2003-01-15 Thread Lee Eakin
---begin quoted text---
 From: Wayne Davison [EMAIL PROTECTED]
 Subject: Re: specifying a list of files to transfer
 Date: Wed, 15 Jan 2003 10:10:29 -0800
 
 On Tue, Jan 14, 2003 at 10:01:47PM -0600, Lee Eakin wrote:
  Yes, people do restrict args via ssh key restrictions.
 
 OK, I thank you both for enlightening me on the subject.  My current
 patch applies the sanitize_path() function to all names read via the
 --files-from option, regardless of whether we're pushing or pulling.
 This means that all leading slashes are dropped from file names as
 well as all leading ../ prefixes, and that any infix dir/../
 combos are removed.  This ensures that we can't get above the root
 dir that was specified on the command-line.
 

  That's awsome.

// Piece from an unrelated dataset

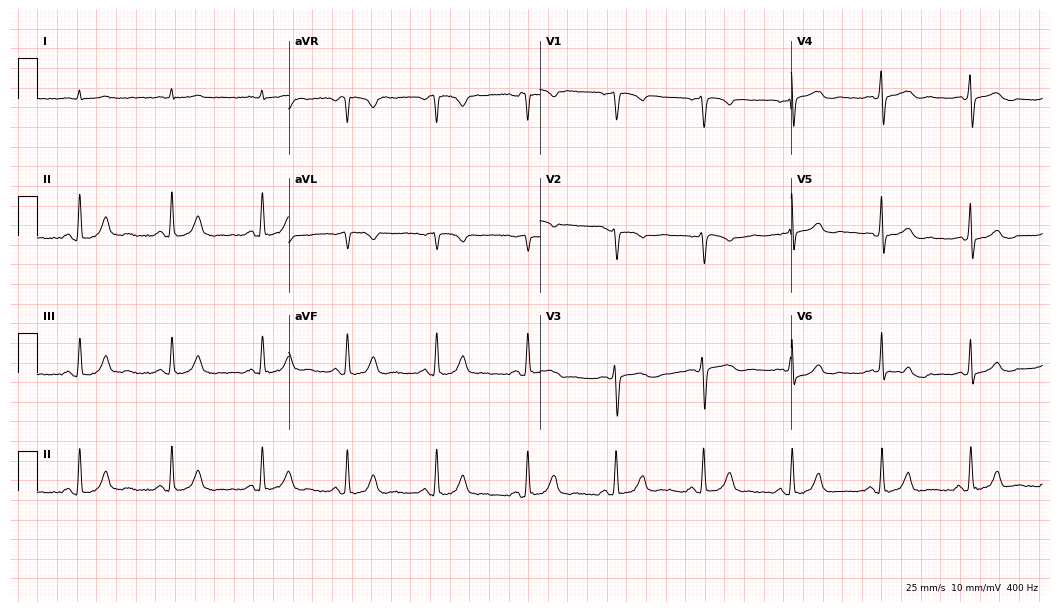
12-lead ECG (10.2-second recording at 400 Hz) from a male patient, 62 years old. Screened for six findings — first-degree AV block, right bundle branch block (RBBB), left bundle branch block (LBBB), sinus bradycardia, atrial fibrillation (AF), sinus tachycardia — none is recorded. Other findings, if any, are not listed.

Now as long as I want to allow access to the given portion
  of the file tree I can allow files-from.

  Now if I can only figure out a way to intercept the list when I need to
  be real picky about which individual files are accessed ...

  so any sanitize code could first make sure all pathnames begin with a valid
  module and then make sure the file or dir is really inside that module.
 
 This isn't needed since the module name is specified on the command-line
 and then all paths are relative to the directory that was specified in
 that module.  For instance:
 
 rsync --files-from=foo remote::module/bar
 
 forces all pathnames read to be relative to the bar dir of the module.
 If no /bar path was specified, the paths would all be relative to the
 root-dir of the module.

  That's cool too, so no additional/special code to handle server-mode ;)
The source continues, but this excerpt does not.